Kulyukin et al. [4] designed an algorithm for digitizing bee buzzing signals with harmonic intervals into A440 piano note sequences to obtain symbolic representations of audio signals over specific time periods. When viewed as a time series, such sequences correlate with other timestamped data such as estimates of bee traffic levels or temperatures [5]. The note range detected by the proposed algorithm on 3421.52MB of 30-second wav files contained the first four octaves, with the lowest note being A0 and the highest note being F#4. In a 24-hour period, the peaks in the frequency counts started in the first octave (D1), shifted higher to C3 and C#3 in the third octave, and returned back to the first octave at the end of the selected time period. Several notes in the fourth octave, e.g., F#4 and C#4, were also detected but their frequency counts were substantially lower than those of the peaks in the first three octaves.

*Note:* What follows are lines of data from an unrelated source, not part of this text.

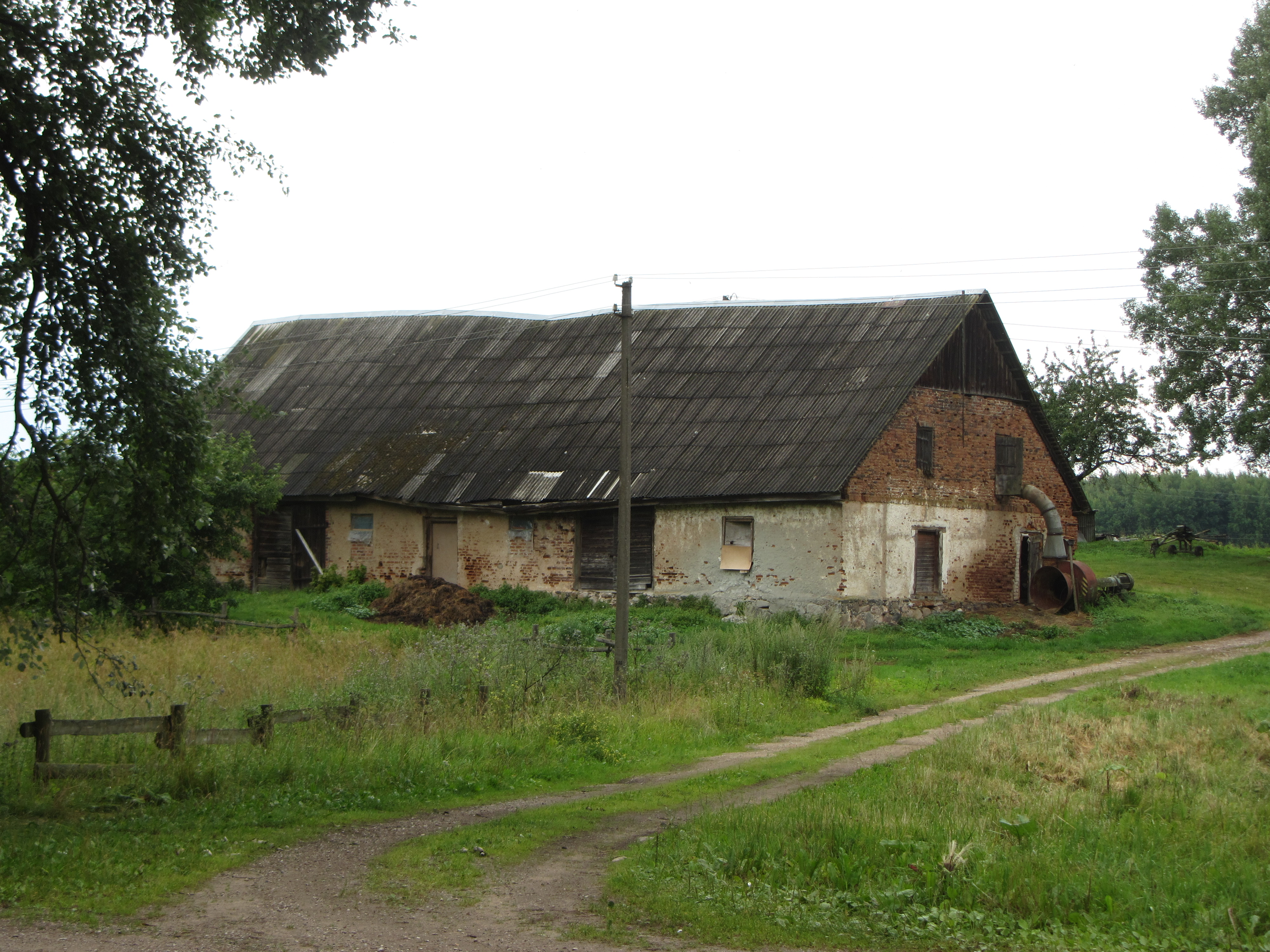 Jotaučiai 28425, Lithuania
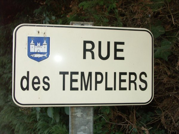 La rue des Templiers.
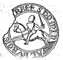 Galburge de Meuillon
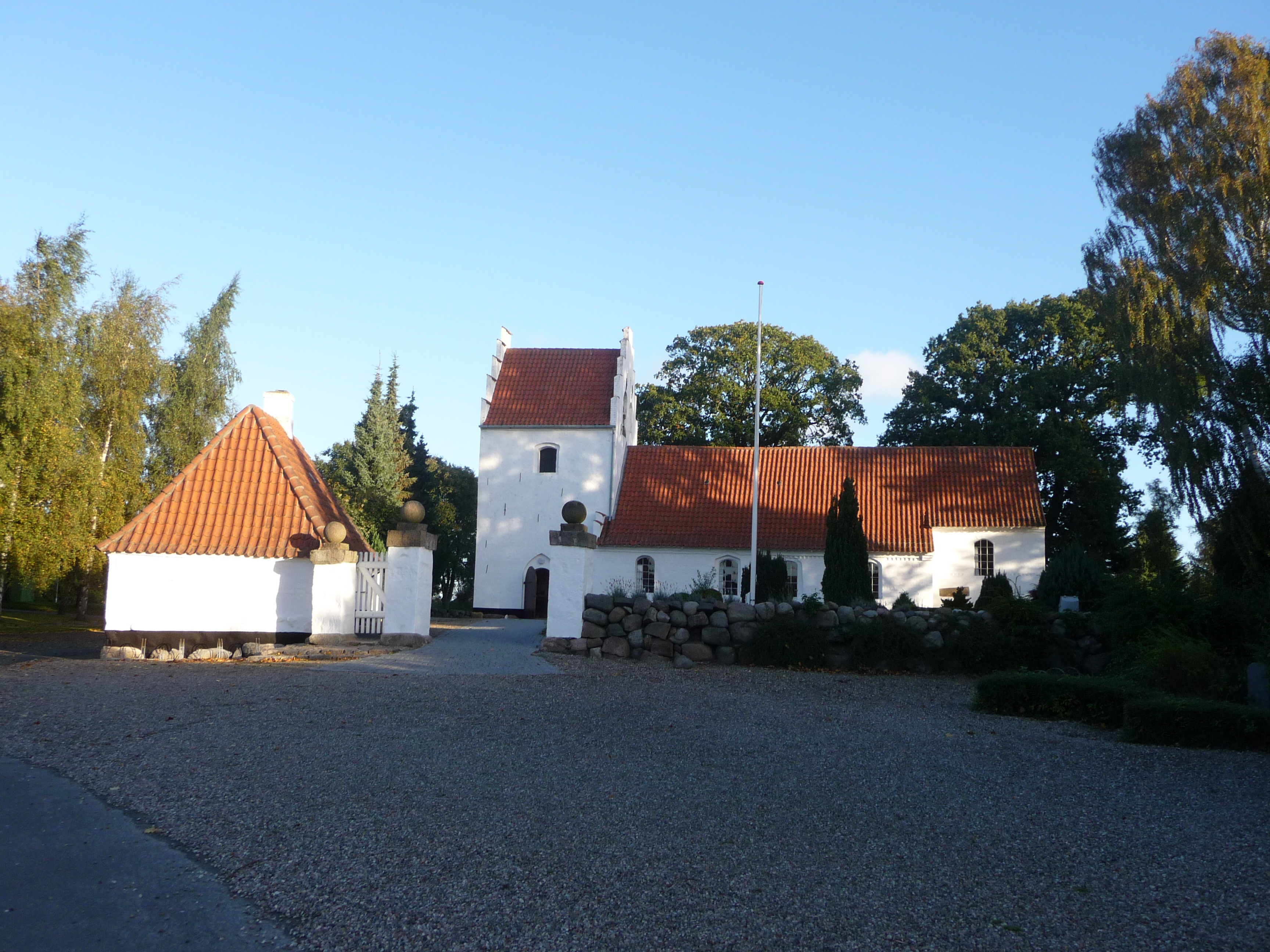 Seden kirkes front

Ramsey et al. [6] presented a method to analyze and identify honeybee swarming events through a computational analysis of acoustic vibrations captured with accelerometers placed on outside walls of hives. The researchers placed two accelerometers on the outer walls of two Langstroth hives with Apis mellifera honey bees, one accelerometer per hive. A cavity was drilled in the center of the back wall of each hive. Both hives were located in close proximity to each other and approximately 10 meters away from a house with a PC running a Linux distribution. The accelerometers were placed in the cavities and connected to a dual channel conditioner placed between the hives and encased in a waterproof acrylic box. The conditioner was coupled to the indoor PC with two coaxial cables through which the captured vibration samples were saved on the PC's hard disk. An ad hoc roof was placed above both hives to control for vibrations caused by rain drops. The vibration samples, each one hour long, were logged from April to June 2009. Averaged frequency spectra were computed for a frequency resolution of 20 Hz and an averaging time of 510 seconds. The spectra were combined into one day long spectrograms which were analyzed with the Principal Component Analysis (PCA) for feature extraction. The witnessed swarming events were juxtaposed with the corresponding spectrograms and were found to exhibit a unique set of features.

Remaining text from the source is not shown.